Pictures in the data below are not part of the copy; transcribe everything else exactly.

Dataset entries:
☆ ☆ ☆ ☆ ☆ ☆ ☆
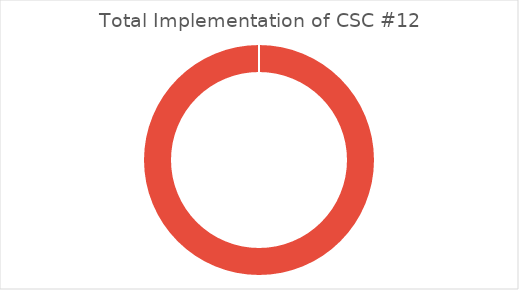
| Category | Series 0 |
|---|---|
| 0 | 0 |
| 1 | 1 |
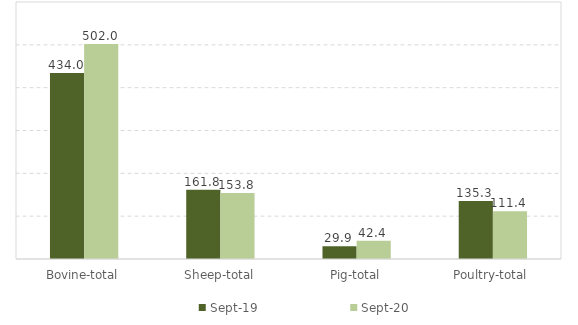
| Category | Sep-19 | Sep-20 |
|---|---|---|
| Bovine-total | 434 | 502 |
| Sheep-total | 161.8 | 153.8 |
| Pig-total | 29.9 | 42.4 |
| Poultry-total | 135.3 | 111.4 |
☆ ☆ ☆ ☆ ☆ ☆ ☆
Result for this exercise:
| Category | Series 0 |
|---|---|
| 0 | 0 |
| 1 | 1 |
| Category | Sep-19 | Sep-20 |
|---|---|---|
| Bovine-total | 434 | 502 |
| Sheep-total | 161.8 | 153.8 |
| Pig-total | 29.9 | 42.4 |
| Poultry-total | 135.3 | 111.4 |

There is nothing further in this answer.